I was the youngest of the family and we drove up that day to attend the graduation ceremony. We had not announced our intentions early enough to obtain seats for everyone, so my Dad and I were the ones left to “stand”, while my Mom, sister and my brother’s fiancée found seating.

That night, I never got inside the auditorium. Instead we just stood in the hall, waiting for the lengthy event to end. (When you’re 13, hearing hundreds of names read out in sequence when you can’t even see the "action" was pretty dull stuff.)

With nothing to do but kill time, I roamed around the halls. My Dad was leaning up against a wall near the exit, reading a newspaper.

I happened to notice some men (they all seemed like fairly old guys to me) in a small group, sharing stories and having a few laughs. One of them, younger than the others, was taking part in the frivolity. What caught my eye was that the young guy seemed somehow familiar. To me, he looked like Bobby Orr.

Now to put things in context, back in 1966, we didn’t have the kind of media exposure that is common today for politicians, entertainers or athletes. I had seen Orr’s picture in the hometown newspaper’s sports pages, and maybe (maybe) had seen him interviewed on television on Hockey Night in Canada.

But this was Orr’s rookie season, and as ballyhooed as his arrival to the NHL was back then, I could not be sure of what I was seeing right in front of me.

I ran over to my Dad and told him that I thought I had just seen Bobby Orr. My Dad didn’t even look up from his newspaper. "Why would Bobby Orr be here?" he said. He wasn’t being sarcastic--simply, in his mind, realistic. Kids, after all, are prone to dramatize.

But I knew the Bruins were playing the Leafs in Toronto the next (Saturday) night, so I knew that Orr could be in Toronto, at least.

I went back to eavesdrop on the group’s conversation. Just at that moment, the young guy started to pull away from his friends, and I heard someone say, "See you, Bobby".

That was all I needed to hear. I hustled over to my father and announced what I heard, and pleaded with him to at least check this guy out. By now, even my Dad was sensing I may not be crazy. It so happened that the young fellow had to work his way through a crowded hall and walk by us to get to the exit.

It was a moment I no doubt sized up as a once-in-a-lifetime fluke that would not ever come my way again. With my hopeful eyes on the fast-developing situation, my Dad rose to the occasion and gently, but firmly, grabbed the young man by the arm as he hustled by.

"Excuse me", my Dad said to him. “This young man here thinks he knows you. Do you mind if I ask you your name?”

"Bob Orr", came the reply.

I’d hit the mother lode. My Dad said, "Shake hands with my son". I shook Orr’s hand, who was quiet, and gracious. He was only 5 years older than me, but honest to God, I might as well have been meeting Jesus.
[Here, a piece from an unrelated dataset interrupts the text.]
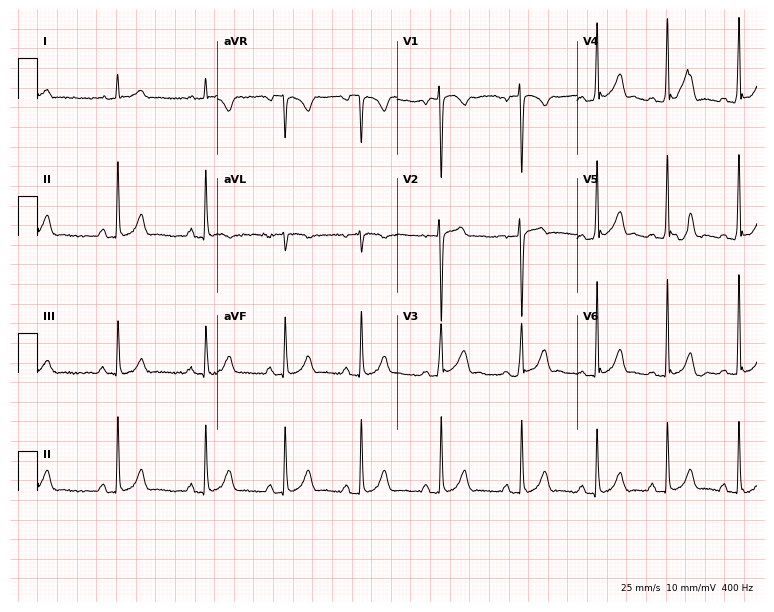
Electrocardiogram (7.3-second recording at 400 Hz), a male, 21 years old. Overall reading on record: normal ECG.
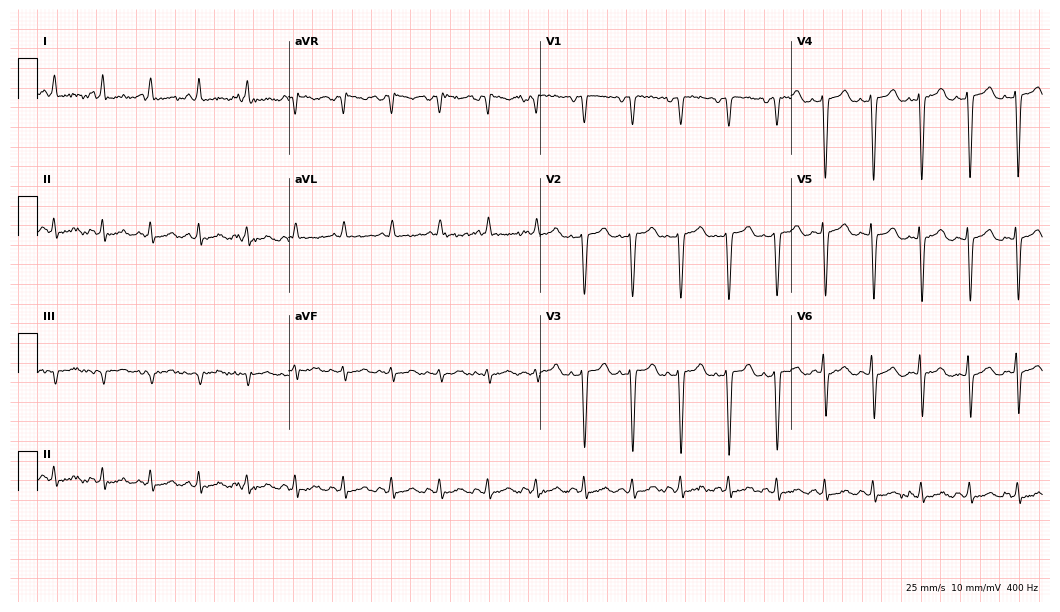
Electrocardiogram (10.2-second recording at 400 Hz), a woman, 67 years old. Of the six screened findings (first-degree AV block, right bundle branch block, left bundle branch block, sinus bradycardia, atrial fibrillation, sinus tachycardia), none is recorded. Other findings, if any, are not listed.

It was that big a deal to me.

When we had driven back to my older sister’s home (she lived in Mississauga, as I recall, though it wasn’t called that in those days, it was probably Port Credit) I thought not about my brother’s hard-earned academic achievement, which was the reason for our rare visit to the big city but about meeting the best young hockey player I had ever seen (and as it turns out, would ever see).

I joked about never washing my right hand again, and probably didn’t, for a time.

Certainly there are athletes today who are gracious and humble, and would be so in meeting a young admirer. But all too often you have to stand in line and then pay for the honor.

The world has changed in the last 40 years. Attitudes, media, technology, money.

Oh well.

It was nice to read about Orr’s comments on his special night in Oshawa. A man of 60 now, but still publicly humble and gracious.

Maybe Sean Avery will be that way 30 years from now. But if so, he’s got a long way to go.